What is the most difficult thing for a photographer in this day and age? What do you hate the most?

I’m not even sure what we mean when we throw that term: “photographer” around anymore. That, in itself, is a difficult thing for people formally referred to as “photographers” to deal with.

Traditionally we might have defined a (professional) photographer as someone who derived the majority of their income from the production and sale of photographs, but we’re entering a period where many of us are having to (as Stephen Mayes of VII describes it) “redefine our product”. And that goes for the wedding photographer as much as it does for the environmental portrait photographer like myself, as well as for the photojournalist. For many of us it may in fact be that our product is no longer a photograph, which is a pretty scary thing.

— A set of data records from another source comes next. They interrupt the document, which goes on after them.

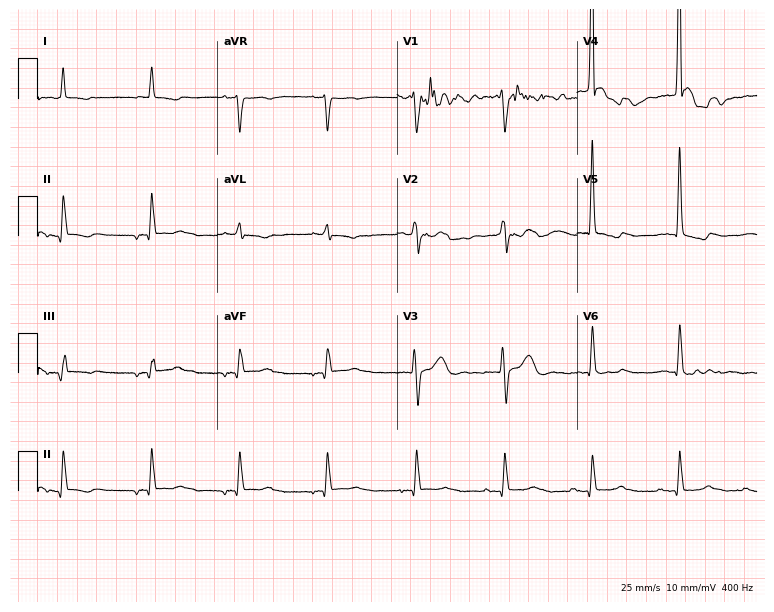
ECG — a male patient, 86 years old. Screened for six findings — first-degree AV block, right bundle branch block, left bundle branch block, sinus bradycardia, atrial fibrillation, sinus tachycardia — none is recorded. Findings outside these six are not listed.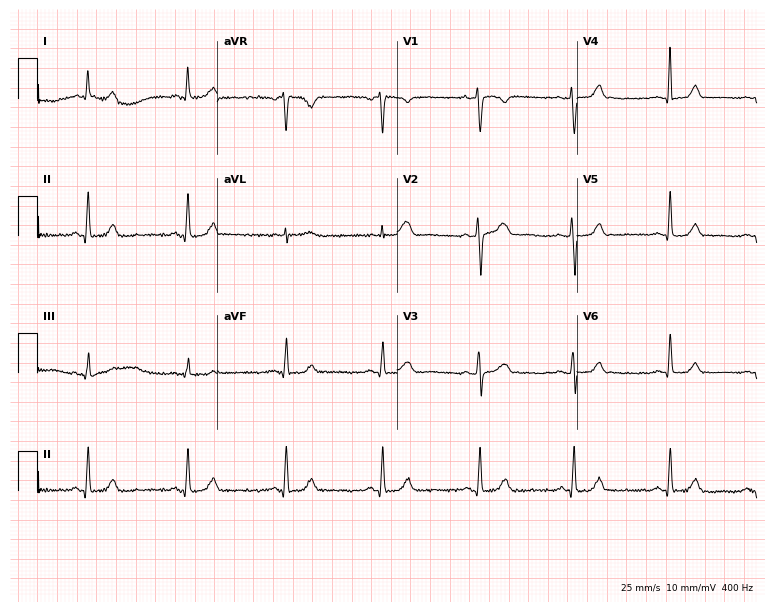
Resting 12-lead electrocardiogram. Patient: a female, 52 years old. None of these six findings is recorded: first-degree AV block, right bundle branch block (RBBB), left bundle branch block (LBBB), sinus bradycardia, atrial fibrillation (AF), sinus tachycardia. Findings outside these six are not listed.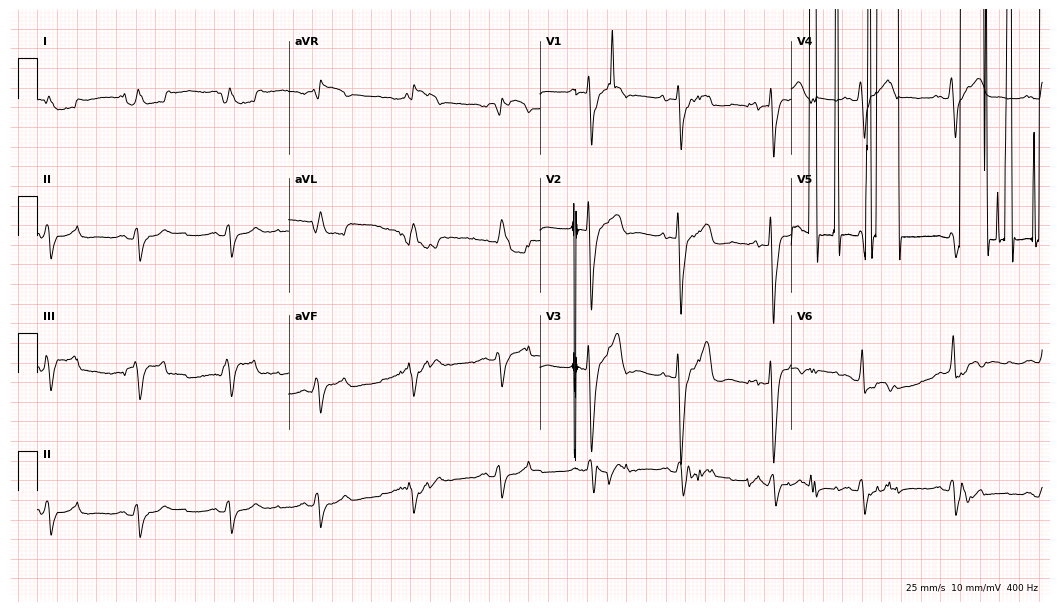
ECG (10.2-second recording at 400 Hz) — a female, 75 years old. Screened for six findings — first-degree AV block, right bundle branch block, left bundle branch block, sinus bradycardia, atrial fibrillation, sinus tachycardia — none is recorded.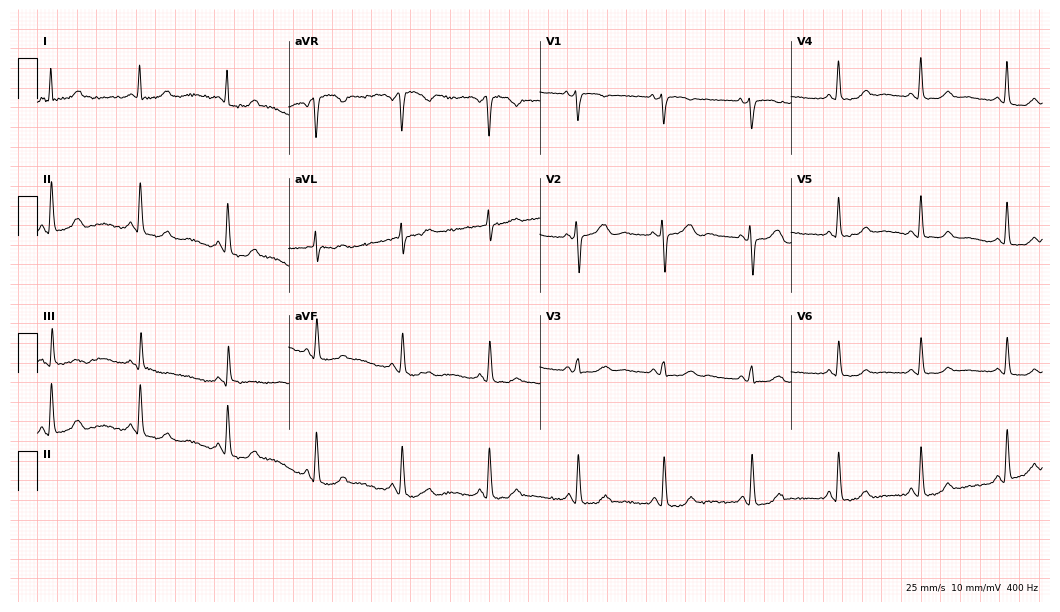
ECG (10.2-second recording at 400 Hz) — a 53-year-old female patient. Screened for six findings — first-degree AV block, right bundle branch block (RBBB), left bundle branch block (LBBB), sinus bradycardia, atrial fibrillation (AF), sinus tachycardia — none is recorded.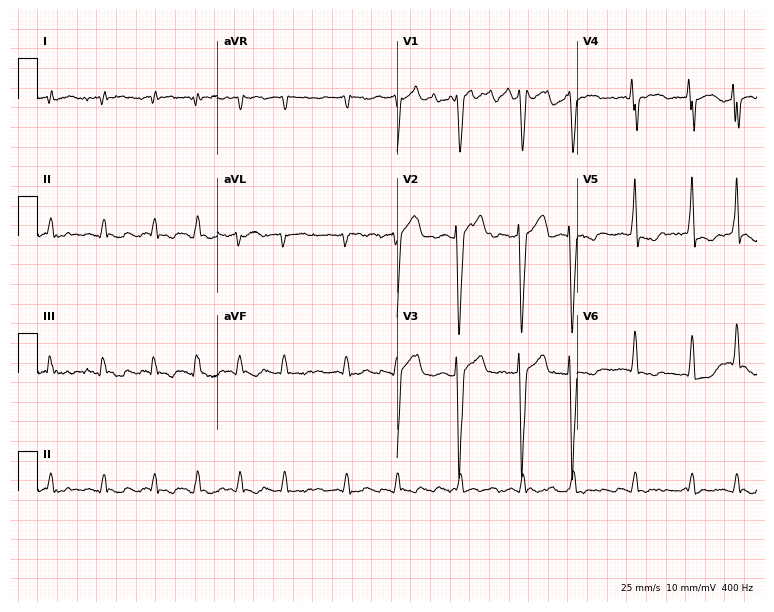
ECG (7.3-second recording at 400 Hz) — a 48-year-old man. Screened for six findings — first-degree AV block, right bundle branch block, left bundle branch block, sinus bradycardia, atrial fibrillation, sinus tachycardia — none is recorded.

Marshall McLuhan said that “the objectives of new media have tended, fatally, to be set in terms of the parameters and objectives of the older media”, and we’re very much at one of those moments right now.

Tim Hetherington recently stirred a hornet’s nest when he described himself as a “post-photographer”, something that rang in my ears as I recently sat through yet another traditional photographer’s voice decrying the death of photography/photojurnalism – whatever. This was fairly spectacular as this person chose a gallery populated by Hetherington’s Infidel exhibition to do it. A gallery which was also about to host the premier UK screening of Hetherington’s Sundance award winning film: Restrepo the following week.

In answer to the second part of that question – I don’t hate this. I don’t hate the fact that this person mistakes the death of his traditional business model (and a mode of communication) for the death of a practice (a mode of information) even in the face (literally) of an outstanding, contemporary and successful multi-platform photographic practice.

What I hate is the collateral effect that people like this have on the (often) young and enthusiastic people they encounter. Typically this will take place at an event like the one I described where (ironically) those same people are paying the speaker to do it. Incidentally, I’m yet to hear a guest speaker or folio reviewer acknowledge that by being paid to talk they’re not deriving income from a traditional photographic product.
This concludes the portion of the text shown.